2

Олег Гетьманцев
  Вечера никогда не начинаются одинаково. Вроде бы и потемнело тогда же, что и в предыдущие дни, и кофе той же марки, что и год назад, а трёхзвёздочный коньяк не менял своего вкуса вообще целую вечность, сохраняя верность  своим пятиконечным знакам. И одна и та же группа из тех же динамиков рвёт басами плотный воздух помещения. Книга, открытая на той же странице, что и неделю назад не перетасовала свои чёрные литеры. Отсутствие всё тех же людей не предало своего постоянство. Но ты-то изменился, ты стал другим, что-то навсегда покинуло тебя и что-то навсегда заполнило твоё нутро от макушки до пяток, поэтому вечера и не начинаются одинаково.
  Вечер подобен туннелю, на разных концах которого совершенно разные люди, и тебе до сих пор непонятно, как эти антиподы уживаются на одном пути твоей памяти. На входе Авель беззаботно играет на пастушьей свирели, а на выходе Каин, отбросив остатки соломы, уже поднял свой серп и спокойно ждёт брата. Он закрыл глаза и сосредоточен, ему нечего боятся, он принял решение. А на самой неуклонно тянущейся дороге происходит то самое настоящее, в котором ты живёшь. И это самое настоящее всегда предаёт тебя. Ты и глазом не успел моргнуть, как прошедшая секунда становится прошлым.

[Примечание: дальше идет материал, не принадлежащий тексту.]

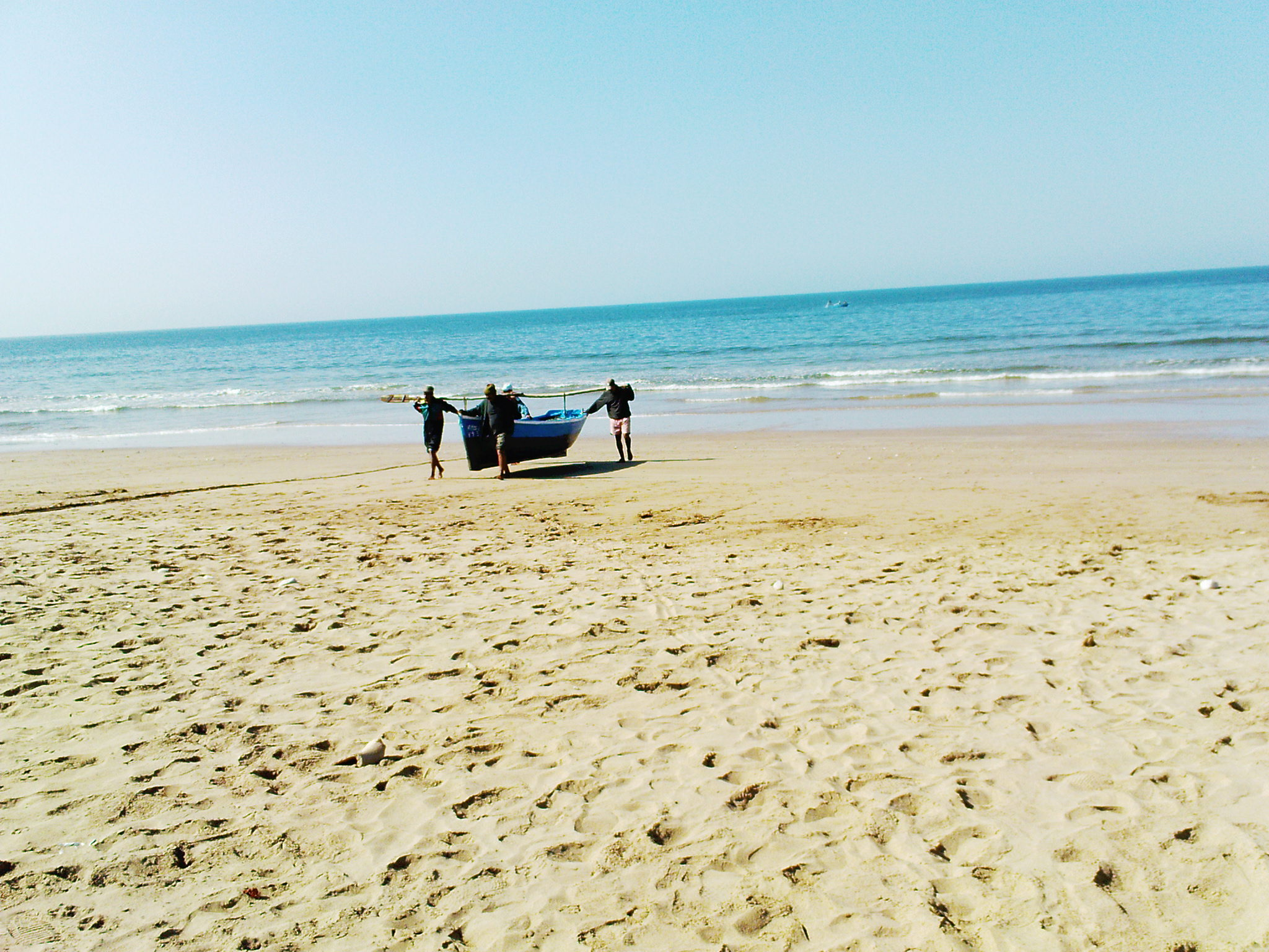 Tašlḥiyt/ⵜⴰⵛⵍⵃⵉⵜ: idwarn iy ingmar islman tamazirt lmrruk
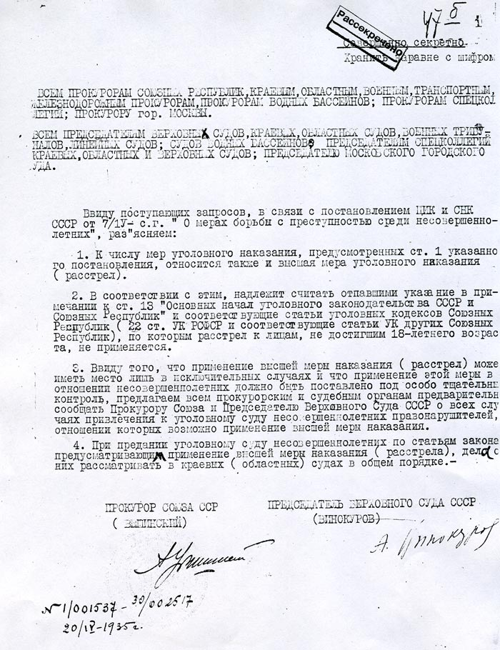 Разъяснение органам суда и прокуратуры
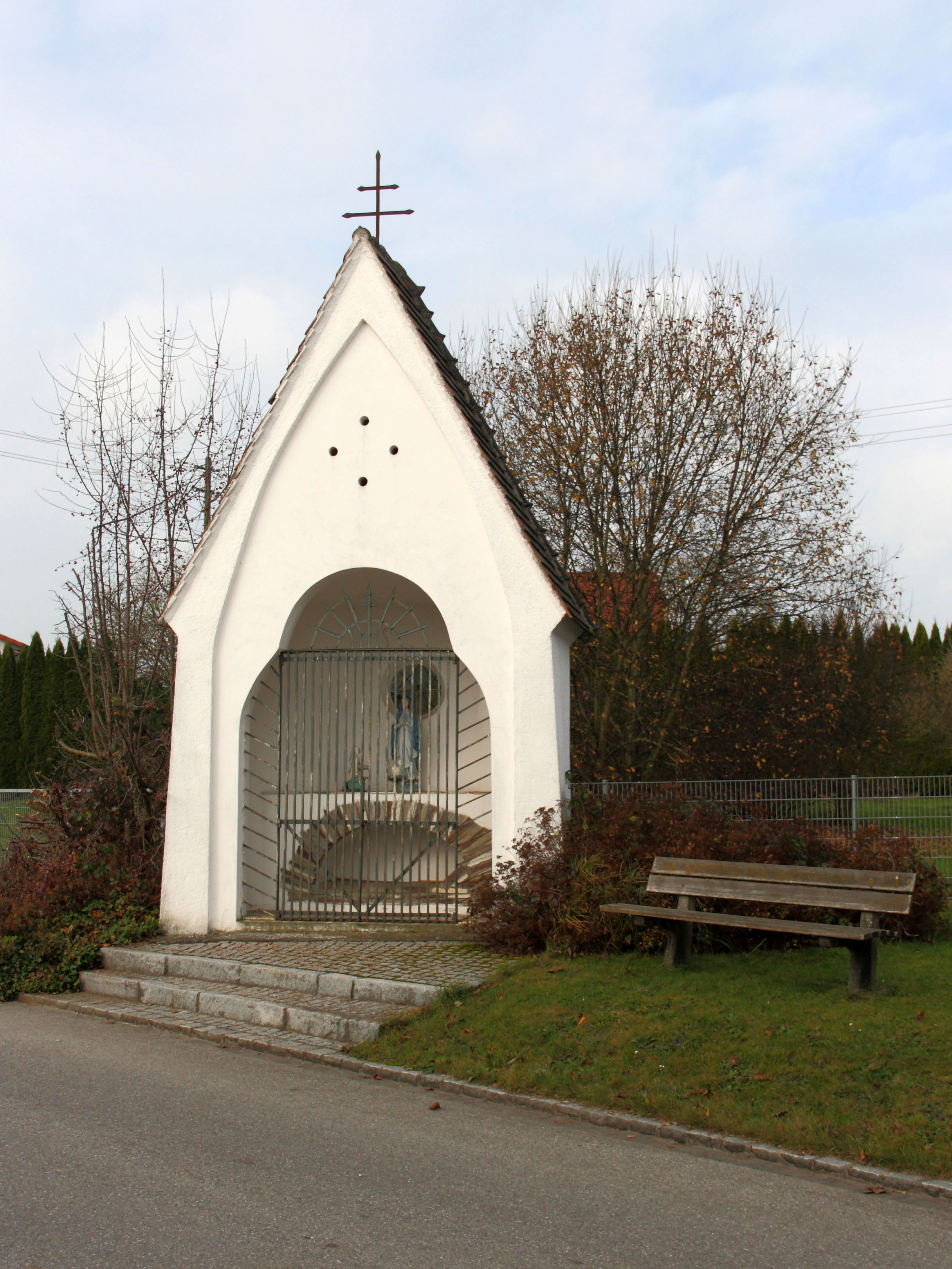 Wegkapelle an der Inneberger Straße in Dietershofen
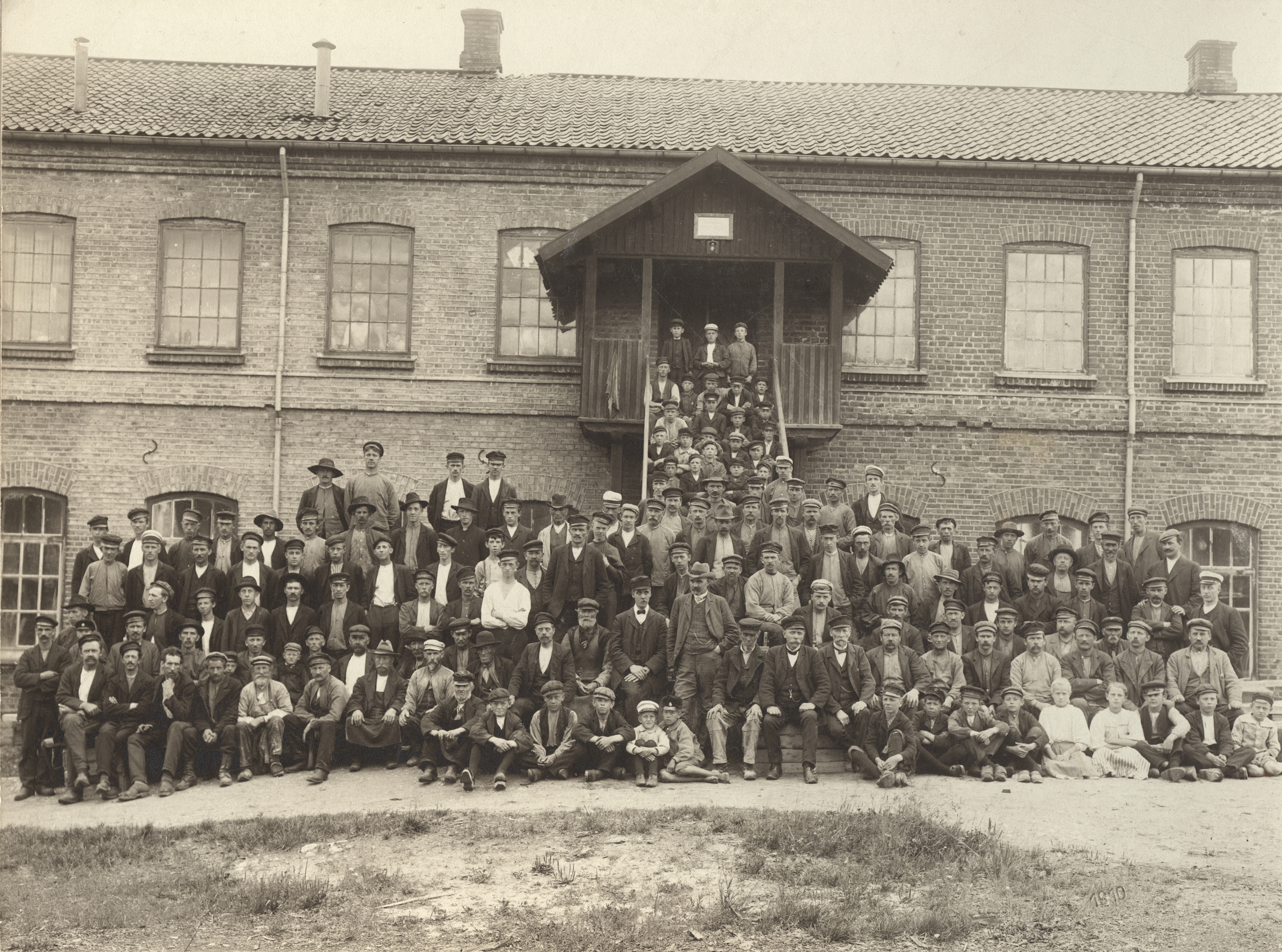 Bild som visar anställda vid Eda Glasbruk år 1910
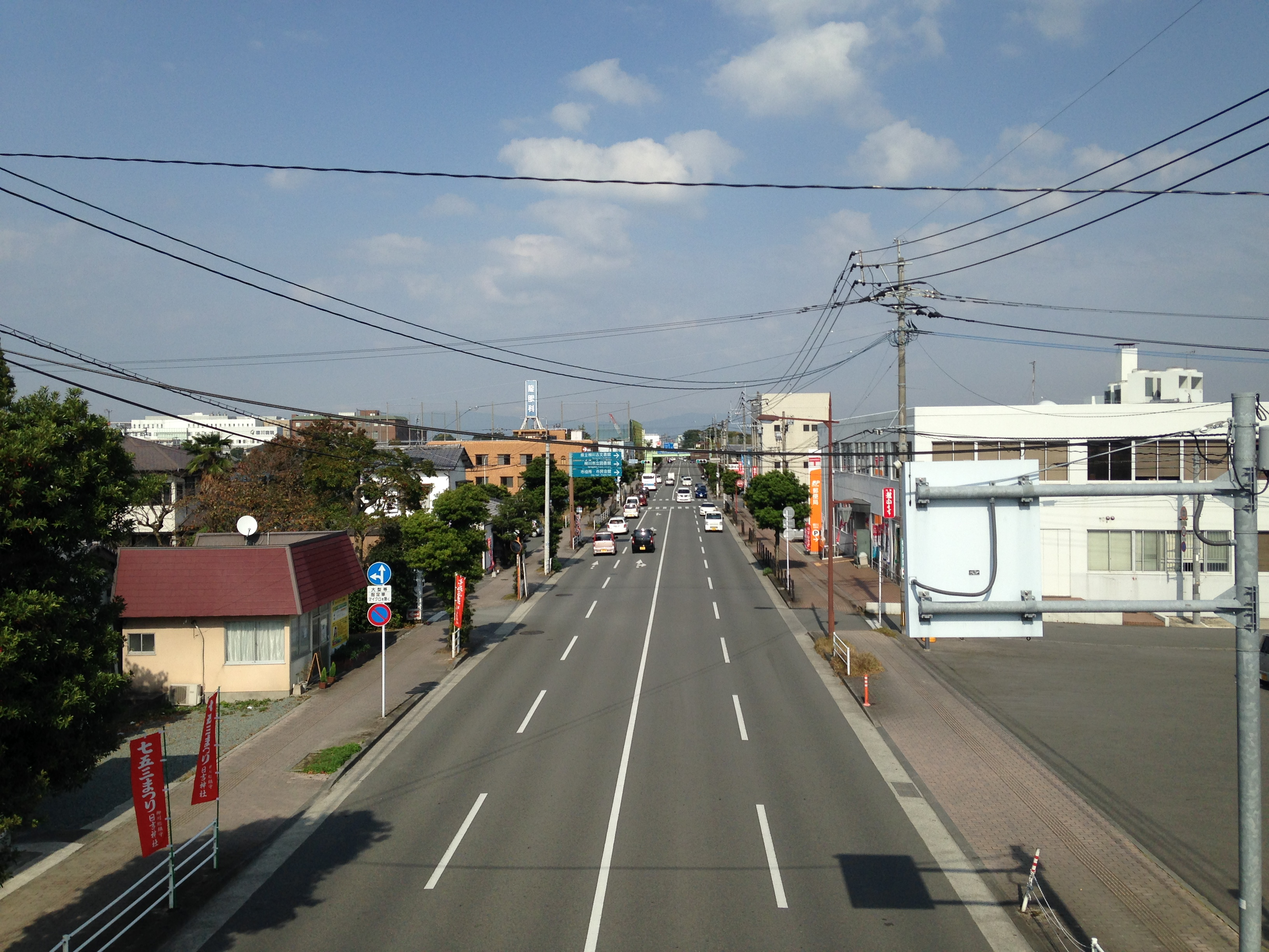 山王歩道橋より望む福岡県道770号(北側)

  Да, вечер подобен туннелю, куда тебя каждый раз приглашают войти вещие Мойры, чтобы показать вьющуюся нить и ножницы. Поэтому ты всегда стоишь в нерешительности перед входом, взвешивая все за и против. И всё-таки, сделав шаг в вечер, каждый раз сомневаешься в правильности выбора. Потому и не спишь ты ночами, наблюдая за причудливой, арабесочной игрой теней, отбрасываемых бесчисленными секундами на стены, потолок и пол, выводящего в новое никуда, туннеля. Какой-то явно недобрый дух заставляет тебя двигаться по нему только линейно, оставляя позади зыбкие призраки ослабевающей памяти.
  Вечера умеют превращаться в бесконечные пути, которые, когда всё-таки заканчиваются, очаровывают нас случившееся бесовской новизной внутри, и божественным постоянством снаружи. Бег от вечера до вечера непостижим, но ещё более непостижимо остановившееся в сумерках изгорающего дня время. Которое, множеством лампад дотлев к рассвету, позволяет увидеть новое небо и новую землю, ибо прежние прошли.
  Поэтому только в предполуночной мгле понимаешь, что не существует ни времени, ни пространства, точней, всё их существование заперто и ограничено двумя концами – входом и выходом, вдохом и выдохом. И, под утро, выплюнув в сторону  блекнущих звёзд влажный комок хрипа, ты начинаешь предполагать, что настоящее всегда было в прошлом. А повторится ли? Сомнительно.